+++ SOURCE DATA +++

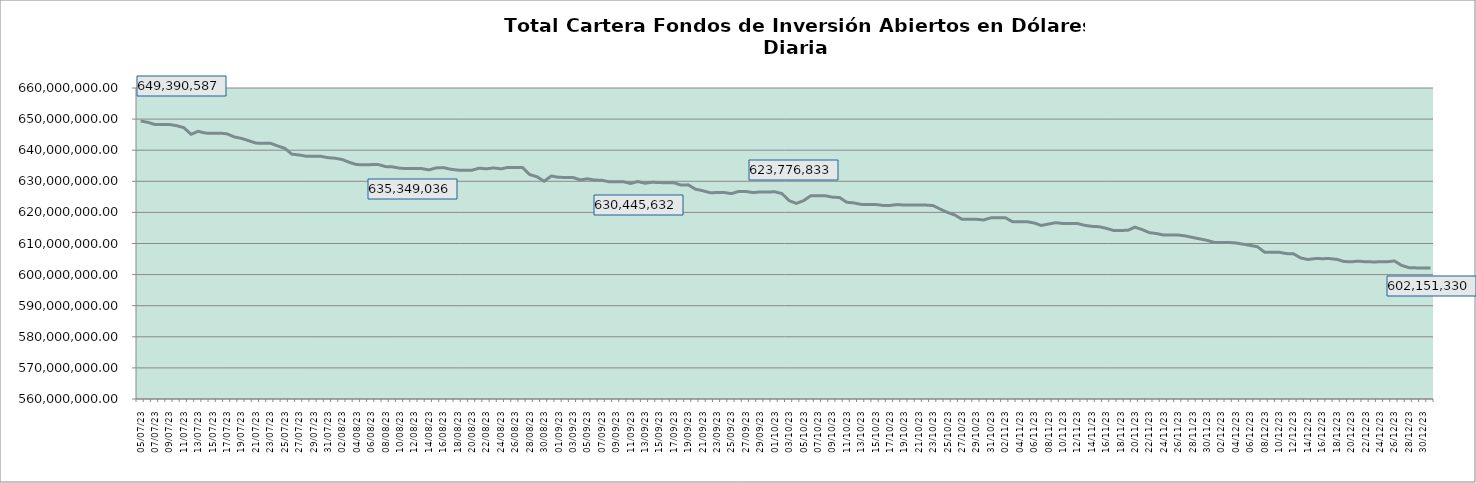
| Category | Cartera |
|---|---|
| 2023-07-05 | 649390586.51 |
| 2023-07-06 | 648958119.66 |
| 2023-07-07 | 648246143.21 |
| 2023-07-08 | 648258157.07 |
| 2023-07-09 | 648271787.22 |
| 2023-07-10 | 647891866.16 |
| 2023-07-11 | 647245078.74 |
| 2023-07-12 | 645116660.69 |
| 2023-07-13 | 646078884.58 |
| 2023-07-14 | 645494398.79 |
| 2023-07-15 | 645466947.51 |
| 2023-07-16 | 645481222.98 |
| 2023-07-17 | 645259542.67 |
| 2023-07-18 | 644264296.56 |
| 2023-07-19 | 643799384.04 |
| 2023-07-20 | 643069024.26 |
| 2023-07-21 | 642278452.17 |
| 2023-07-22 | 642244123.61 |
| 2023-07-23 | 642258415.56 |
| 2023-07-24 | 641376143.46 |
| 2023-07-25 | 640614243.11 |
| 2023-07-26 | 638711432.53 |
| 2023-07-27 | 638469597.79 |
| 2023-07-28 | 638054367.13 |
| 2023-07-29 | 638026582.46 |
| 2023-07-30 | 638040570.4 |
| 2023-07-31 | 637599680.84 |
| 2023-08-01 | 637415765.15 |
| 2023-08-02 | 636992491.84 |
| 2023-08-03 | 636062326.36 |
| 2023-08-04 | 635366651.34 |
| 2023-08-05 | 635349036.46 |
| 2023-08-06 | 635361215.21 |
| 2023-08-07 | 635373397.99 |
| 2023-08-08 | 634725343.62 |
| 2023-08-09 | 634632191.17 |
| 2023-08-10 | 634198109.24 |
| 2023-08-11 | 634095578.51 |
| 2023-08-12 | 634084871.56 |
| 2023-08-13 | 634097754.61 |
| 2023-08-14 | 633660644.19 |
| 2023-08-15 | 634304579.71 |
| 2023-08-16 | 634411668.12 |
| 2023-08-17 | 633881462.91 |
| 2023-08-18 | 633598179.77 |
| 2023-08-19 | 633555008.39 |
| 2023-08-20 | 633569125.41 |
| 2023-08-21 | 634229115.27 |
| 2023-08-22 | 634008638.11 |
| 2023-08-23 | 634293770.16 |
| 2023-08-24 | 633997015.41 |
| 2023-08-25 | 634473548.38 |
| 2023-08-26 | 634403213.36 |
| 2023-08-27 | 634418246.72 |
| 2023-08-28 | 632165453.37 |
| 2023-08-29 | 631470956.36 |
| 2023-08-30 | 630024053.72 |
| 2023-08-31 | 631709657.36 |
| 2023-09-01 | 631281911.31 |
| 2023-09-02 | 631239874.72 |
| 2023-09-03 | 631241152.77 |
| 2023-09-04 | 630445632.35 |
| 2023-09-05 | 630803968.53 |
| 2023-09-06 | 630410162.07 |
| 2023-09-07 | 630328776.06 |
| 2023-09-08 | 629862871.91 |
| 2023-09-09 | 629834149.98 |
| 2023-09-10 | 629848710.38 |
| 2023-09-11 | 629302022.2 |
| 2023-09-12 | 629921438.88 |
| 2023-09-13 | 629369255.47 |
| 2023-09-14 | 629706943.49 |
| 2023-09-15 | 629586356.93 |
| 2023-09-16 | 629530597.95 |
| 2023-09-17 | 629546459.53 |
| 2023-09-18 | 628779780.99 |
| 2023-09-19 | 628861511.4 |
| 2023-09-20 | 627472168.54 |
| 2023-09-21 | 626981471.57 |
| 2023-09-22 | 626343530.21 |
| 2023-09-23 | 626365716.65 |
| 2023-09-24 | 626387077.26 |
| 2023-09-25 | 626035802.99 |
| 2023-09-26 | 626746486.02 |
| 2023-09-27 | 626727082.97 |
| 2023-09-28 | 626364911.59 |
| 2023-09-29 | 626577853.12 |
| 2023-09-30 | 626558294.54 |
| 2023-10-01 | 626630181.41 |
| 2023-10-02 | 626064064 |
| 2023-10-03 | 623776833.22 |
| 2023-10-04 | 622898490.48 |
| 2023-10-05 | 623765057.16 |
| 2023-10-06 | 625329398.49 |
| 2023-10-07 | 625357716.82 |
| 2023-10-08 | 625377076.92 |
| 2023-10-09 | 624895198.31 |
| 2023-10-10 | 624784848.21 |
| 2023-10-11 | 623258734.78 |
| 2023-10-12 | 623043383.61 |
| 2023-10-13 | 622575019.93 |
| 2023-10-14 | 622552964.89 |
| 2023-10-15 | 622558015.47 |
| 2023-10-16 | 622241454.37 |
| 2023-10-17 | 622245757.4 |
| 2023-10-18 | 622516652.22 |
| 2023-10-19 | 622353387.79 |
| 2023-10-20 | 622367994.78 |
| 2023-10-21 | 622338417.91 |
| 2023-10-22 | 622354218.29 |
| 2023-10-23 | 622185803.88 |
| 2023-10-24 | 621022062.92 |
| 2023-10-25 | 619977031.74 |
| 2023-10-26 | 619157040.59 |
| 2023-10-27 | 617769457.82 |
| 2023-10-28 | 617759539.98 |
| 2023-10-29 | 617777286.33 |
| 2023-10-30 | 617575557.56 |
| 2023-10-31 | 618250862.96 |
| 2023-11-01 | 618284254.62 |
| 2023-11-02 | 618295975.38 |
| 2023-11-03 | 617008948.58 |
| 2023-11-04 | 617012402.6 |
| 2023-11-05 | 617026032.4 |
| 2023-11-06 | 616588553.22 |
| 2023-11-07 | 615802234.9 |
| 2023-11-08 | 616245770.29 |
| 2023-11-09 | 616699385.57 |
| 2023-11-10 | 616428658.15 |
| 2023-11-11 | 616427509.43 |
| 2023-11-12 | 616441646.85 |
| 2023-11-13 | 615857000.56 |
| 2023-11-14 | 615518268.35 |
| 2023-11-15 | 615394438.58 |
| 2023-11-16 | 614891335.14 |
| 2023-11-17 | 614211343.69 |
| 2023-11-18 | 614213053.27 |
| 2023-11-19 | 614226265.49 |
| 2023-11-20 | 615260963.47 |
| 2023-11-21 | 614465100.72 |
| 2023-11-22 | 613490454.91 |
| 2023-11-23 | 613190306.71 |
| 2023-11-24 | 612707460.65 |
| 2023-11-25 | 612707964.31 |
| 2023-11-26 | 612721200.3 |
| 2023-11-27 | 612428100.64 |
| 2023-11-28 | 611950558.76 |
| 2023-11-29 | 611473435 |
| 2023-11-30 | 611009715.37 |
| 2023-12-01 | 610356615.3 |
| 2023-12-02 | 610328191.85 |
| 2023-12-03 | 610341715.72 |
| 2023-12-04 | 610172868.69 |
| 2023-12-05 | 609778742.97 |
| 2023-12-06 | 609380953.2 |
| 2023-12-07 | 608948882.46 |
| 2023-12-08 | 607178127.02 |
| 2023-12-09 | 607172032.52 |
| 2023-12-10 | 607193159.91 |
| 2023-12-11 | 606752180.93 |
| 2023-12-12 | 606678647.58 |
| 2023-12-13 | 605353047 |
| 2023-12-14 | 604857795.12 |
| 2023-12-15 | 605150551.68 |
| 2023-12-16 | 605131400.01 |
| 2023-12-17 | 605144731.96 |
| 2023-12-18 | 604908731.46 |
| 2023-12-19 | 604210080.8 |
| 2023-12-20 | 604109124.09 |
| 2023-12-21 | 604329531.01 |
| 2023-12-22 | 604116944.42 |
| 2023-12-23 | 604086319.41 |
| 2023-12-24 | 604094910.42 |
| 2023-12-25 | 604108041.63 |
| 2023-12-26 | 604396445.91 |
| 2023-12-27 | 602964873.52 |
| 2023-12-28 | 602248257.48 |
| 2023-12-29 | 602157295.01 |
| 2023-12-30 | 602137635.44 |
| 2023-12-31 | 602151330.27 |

+++

» WHAT IS NEEDED
Among the entries above, the lines between the ones containing "2023-08-06 | 635361215.21 |" and "2023-09-06 | 630410162.07 |", inclusive, are to be transcribed exactly. No other line is to be given.

» RESPONSE TO THE TASK
| 2023-08-06 | 635361215.21 |
| 2023-08-07 | 635373397.99 |
| 2023-08-08 | 634725343.62 |
| 2023-08-09 | 634632191.17 |
| 2023-08-10 | 634198109.24 |
| 2023-08-11 | 634095578.51 |
| 2023-08-12 | 634084871.56 |
| 2023-08-13 | 634097754.61 |
| 2023-08-14 | 633660644.19 |
| 2023-08-15 | 634304579.71 |
| 2023-08-16 | 634411668.12 |
| 2023-08-17 | 633881462.91 |
| 2023-08-18 | 633598179.77 |
| 2023-08-19 | 633555008.39 |
| 2023-08-20 | 633569125.41 |
| 2023-08-21 | 634229115.27 |
| 2023-08-22 | 634008638.11 |
| 2023-08-23 | 634293770.16 |
| 2023-08-24 | 633997015.41 |
| 2023-08-25 | 634473548.38 |
| 2023-08-26 | 634403213.36 |
| 2023-08-27 | 634418246.72 |
| 2023-08-28 | 632165453.37 |
| 2023-08-29 | 631470956.36 |
| 2023-08-30 | 630024053.72 |
| 2023-08-31 | 631709657.36 |
| 2023-09-01 | 631281911.31 |
| 2023-09-02 | 631239874.72 |
| 2023-09-03 | 631241152.77 |
| 2023-09-04 | 630445632.35 |
| 2023-09-05 | 630803968.53 |
| 2023-09-06 | 630410162.07 |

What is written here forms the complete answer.